Data provided START

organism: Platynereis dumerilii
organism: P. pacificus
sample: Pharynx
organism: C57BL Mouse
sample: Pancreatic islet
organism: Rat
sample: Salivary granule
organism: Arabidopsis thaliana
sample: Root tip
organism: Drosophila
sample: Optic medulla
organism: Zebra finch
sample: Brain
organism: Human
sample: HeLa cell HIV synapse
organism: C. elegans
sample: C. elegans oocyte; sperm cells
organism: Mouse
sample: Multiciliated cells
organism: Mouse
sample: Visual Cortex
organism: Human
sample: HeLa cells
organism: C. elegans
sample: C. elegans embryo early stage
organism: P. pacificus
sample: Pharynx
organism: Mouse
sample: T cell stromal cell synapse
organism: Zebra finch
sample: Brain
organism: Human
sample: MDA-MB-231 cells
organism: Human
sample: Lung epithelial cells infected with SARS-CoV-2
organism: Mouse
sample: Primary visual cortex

Data provided END
Data provided START

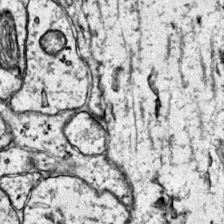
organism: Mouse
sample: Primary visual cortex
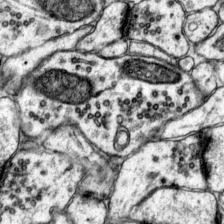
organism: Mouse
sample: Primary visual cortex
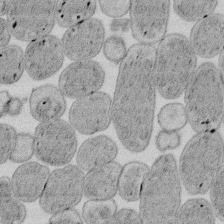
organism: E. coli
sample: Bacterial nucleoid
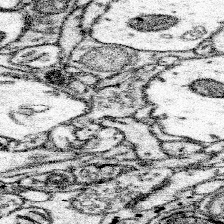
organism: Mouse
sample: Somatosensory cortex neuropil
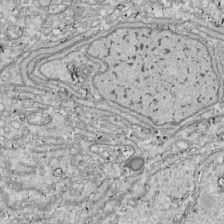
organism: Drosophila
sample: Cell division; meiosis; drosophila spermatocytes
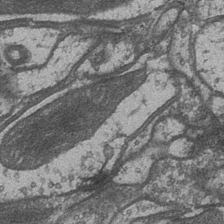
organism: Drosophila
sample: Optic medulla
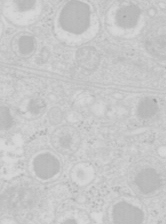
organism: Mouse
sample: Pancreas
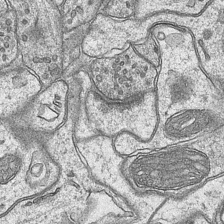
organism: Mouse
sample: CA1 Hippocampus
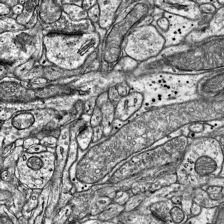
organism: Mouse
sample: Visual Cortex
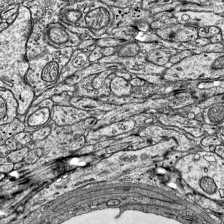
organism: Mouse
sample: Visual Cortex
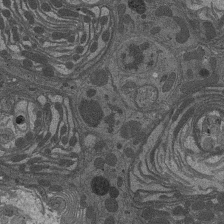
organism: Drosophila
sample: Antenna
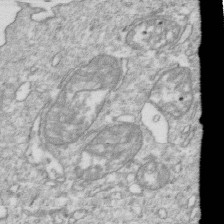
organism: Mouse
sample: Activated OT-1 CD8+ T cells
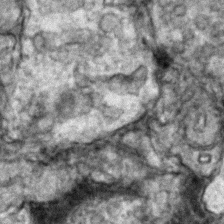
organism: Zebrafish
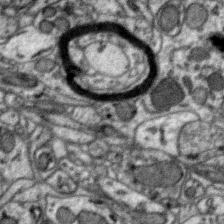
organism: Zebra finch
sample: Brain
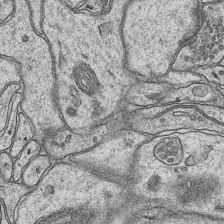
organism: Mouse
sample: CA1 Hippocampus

Data provided END

### Goal of the exercise
Please repeat, exactly as written, the lines in the records above, starting with the one that has "sample: Somatosensory cortex neuropil" and going on through the one that has "sample: Activated OT-1 CD8+ T cells". Pictures are to be left out.

### Task result
sample: Somatosensory cortex neuropil
organism: Drosophila
sample: Cell division; meiosis; drosophila spermatocytes
organism: Drosophila
sample: Optic medulla
organism: Mouse
sample: Pancreas
organism: Mouse
sample: CA1 Hippocampus
organism: Mouse
sample: Visual Cortex
organism: Mouse
sample: Visual Cortex
organism: Drosophila
sample: Antenna
organism: Mouse
sample: Activated OT-1 CD8+ T cells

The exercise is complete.